1. Determine the causes of unemployment in Nigeria.

2. Examine the consequences of youth unemployment in Nigeria.

3. Discover youths’ perspectives on ways out of unemployment in Nigeria.

4. Offer a solution to Nigeria’s youth unemployment problem.


1. What are the reasons for unemployment in Nigeria?

2. Does youth unemployment have a significant impact on Nigeria?

3. What is the youths’ perspective on a way out of unemployment in Nigeria?

4. What is the solution to Nigeria’s youth unemployment problem?


Ho: Youth unemployment has no significant impact on Nigeria.

Hello, there are no significant consequences of youth unemployment in Nigeria.


Unemployment in Nigeria has been a topic of discussion.
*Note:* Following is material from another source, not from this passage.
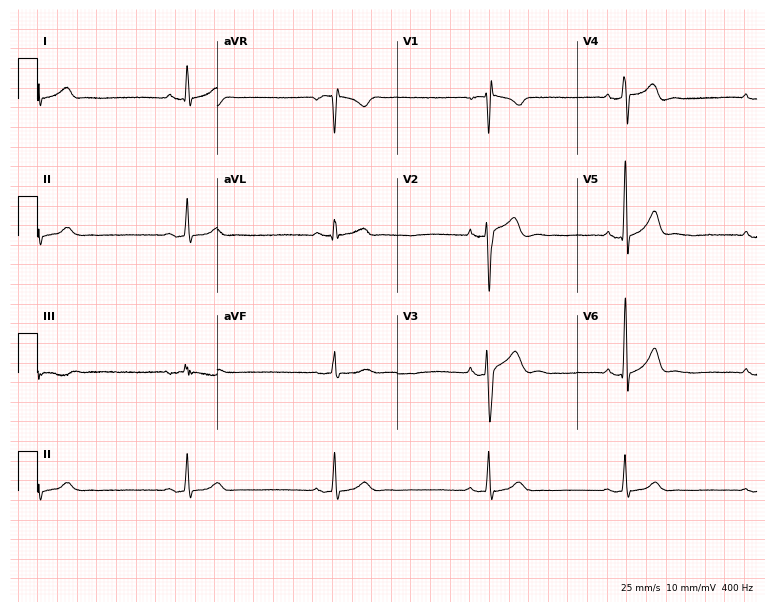
12-lead ECG from a 47-year-old man (7.3-second recording at 400 Hz). No first-degree AV block, right bundle branch block, left bundle branch block, sinus bradycardia, atrial fibrillation or sinus tachycardia recorded for this tracing.

Many policies and measures have been implemented to control unemployment, because it wastes the productive years of the active population; additionally, the research will aid in reducing the declines in our economic growth.

It will provide information to the Nigerian government as well as young people who have ignored agriculture in favor of white-collar jobs.

Furthermore, it will provide useful information to the government in order to combat unemployment and create job opportunities in Nigeria. Finally, the study will be used as a resource for future research.


The purpose of this study is to discover the perspectives of youth on unemployment. Alausa/Ikeja LGA will be used as a case study, and youth in the LGA will be the population for this study.


Obtaining funding for general research work will be difficult during the course of study. Correspondents may also be unable or unwilling to complete the questionnaires provided to them.

However, it is expected that these constraints will be addressed by making the best use of available materials and devoting more time to research than is necessary.